Abstract
Purpose :
Created human corneal endothelial cell (HCEC) layers or sheets aimed for the revaluation of a degenerated corneal endothelium, but mostly failed in the clinical validation due to poor mechanical stability. The immature Descemet membrane in bioengineered grafts is the main obstacle to their clinical transition. Human corneal endothelial cells have poor extracellular deposition properties in vitro. The creation of an artificial Descemet membrane could resolve this issue, but a high collagen and laminin content, as well as 16±3 microns thickness, require advanced bioengineering techniques.
Methods :
We utilized peptide-functionalized, fully synthetic “smart” cell culture carriers to culture primary human MSC, which have high ECM deposition properties. Macromolecular crowding with Ficoll was used to enhance ECM secretion. Cells were cultured for ten days and removed by the diluted ammonium hydroxide solution. The formed membrane was reseeded with various cell types to validate cell adhesion and proliferation.
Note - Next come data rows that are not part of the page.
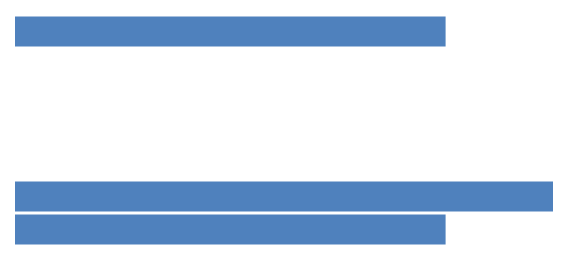
| Category | Series 0 |
|---|---|
| 0 | 4 |
| 1 | 0 |
| 2 | 0 |
| 3 | 0 |
| 4 | 0 |
| 5 | 5 |
| 6 | 4 |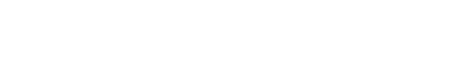
| Category | oui | non | NA |
|---|---|---|---|
| 0 | 0 | 0 | 0 |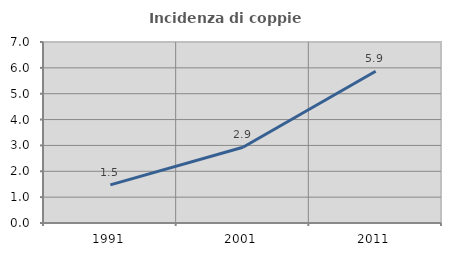
| Category | Incidenza di coppie miste |
|---|---|
| 1991.0 | 1.474 |
| 2001.0 | 2.928 |
| 2011.0 | 5.87 |

After the confluent cell layer formation, the culture carrier was subsequently enzymatically degraded to release free-floating bioengineered Descemet membrane with attached cell layer, which was validated with various DMEK cannulas by mimicking in lab transplantation experiments
Results :
The microscopic and cell staining analyses revealed that cell to cell and cell-to-matrix contacts were impaired. We utilized peptide-functionalized, fully synthetic “smart” cell culture carriers to culture primary human MSCs, which have high ECM deposition properties additionally enhanced with Macromolecular crowding. Cells were cultured for 10 days and removed by ammonium hydroxide solution. The formed bioengineered Descemet membrane was reseeded with cell types to validate cell adhesion and proliferation. After the confluent cell layer formation, the culture carrier was subsequently enzymatically degraded to release free-floating bioengineered Descemet membrane with attached cell layer, which was validated with various cannulas by mimicking in lab transplantation experiments has not impacted the implant integrity and cell viability
Conclusions :
This proposed bioengineering technique has allowed, for the first time, the formation of endothelial lamella tissue with a bioengineered Descemet membrane which is shown to stabilize surgical implantation in model Descemet membrane endothelial keratoplasty DMEK experiments.
This abstract was presented at the 2022 ARVO Annual Meeting, held in Denver, CO, May 1-4, 2022, and virtually.